• [Brief]:
Within the entries below, find every line that has the string "Serveis", then copy it.

Records from a dataset:
• • • •
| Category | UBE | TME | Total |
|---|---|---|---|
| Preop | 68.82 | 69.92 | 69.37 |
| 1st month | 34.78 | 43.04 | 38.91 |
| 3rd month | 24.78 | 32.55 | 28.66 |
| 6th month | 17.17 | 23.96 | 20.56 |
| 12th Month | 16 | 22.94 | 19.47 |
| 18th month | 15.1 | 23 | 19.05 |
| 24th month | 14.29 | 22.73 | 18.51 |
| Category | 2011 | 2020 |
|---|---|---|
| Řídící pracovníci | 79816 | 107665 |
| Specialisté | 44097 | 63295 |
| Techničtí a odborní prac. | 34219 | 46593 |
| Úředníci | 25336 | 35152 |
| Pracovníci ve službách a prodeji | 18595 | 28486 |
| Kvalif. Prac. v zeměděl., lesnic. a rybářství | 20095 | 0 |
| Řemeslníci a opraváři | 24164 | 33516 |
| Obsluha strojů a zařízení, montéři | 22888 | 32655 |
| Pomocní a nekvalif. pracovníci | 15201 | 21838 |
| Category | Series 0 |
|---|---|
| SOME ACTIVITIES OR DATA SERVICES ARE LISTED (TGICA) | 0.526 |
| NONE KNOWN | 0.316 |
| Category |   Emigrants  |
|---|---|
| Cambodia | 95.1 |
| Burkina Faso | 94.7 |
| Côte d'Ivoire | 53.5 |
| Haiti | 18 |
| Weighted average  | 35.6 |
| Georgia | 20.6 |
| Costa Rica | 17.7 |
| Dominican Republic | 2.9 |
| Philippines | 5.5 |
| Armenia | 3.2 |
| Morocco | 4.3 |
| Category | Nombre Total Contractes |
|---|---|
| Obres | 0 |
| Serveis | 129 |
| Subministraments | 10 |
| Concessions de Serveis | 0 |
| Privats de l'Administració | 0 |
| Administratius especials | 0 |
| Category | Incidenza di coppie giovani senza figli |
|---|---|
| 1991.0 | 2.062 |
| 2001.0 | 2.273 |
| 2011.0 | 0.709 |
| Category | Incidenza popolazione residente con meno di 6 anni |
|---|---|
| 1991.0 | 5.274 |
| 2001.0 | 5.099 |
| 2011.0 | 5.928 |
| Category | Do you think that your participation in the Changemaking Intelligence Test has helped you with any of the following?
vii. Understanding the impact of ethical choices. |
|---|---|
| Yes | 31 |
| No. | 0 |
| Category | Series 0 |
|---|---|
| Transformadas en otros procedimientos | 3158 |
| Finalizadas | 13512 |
• • • •
• [Finished exercise]:
| Serveis | 129 |
| Concessions de Serveis | 0 |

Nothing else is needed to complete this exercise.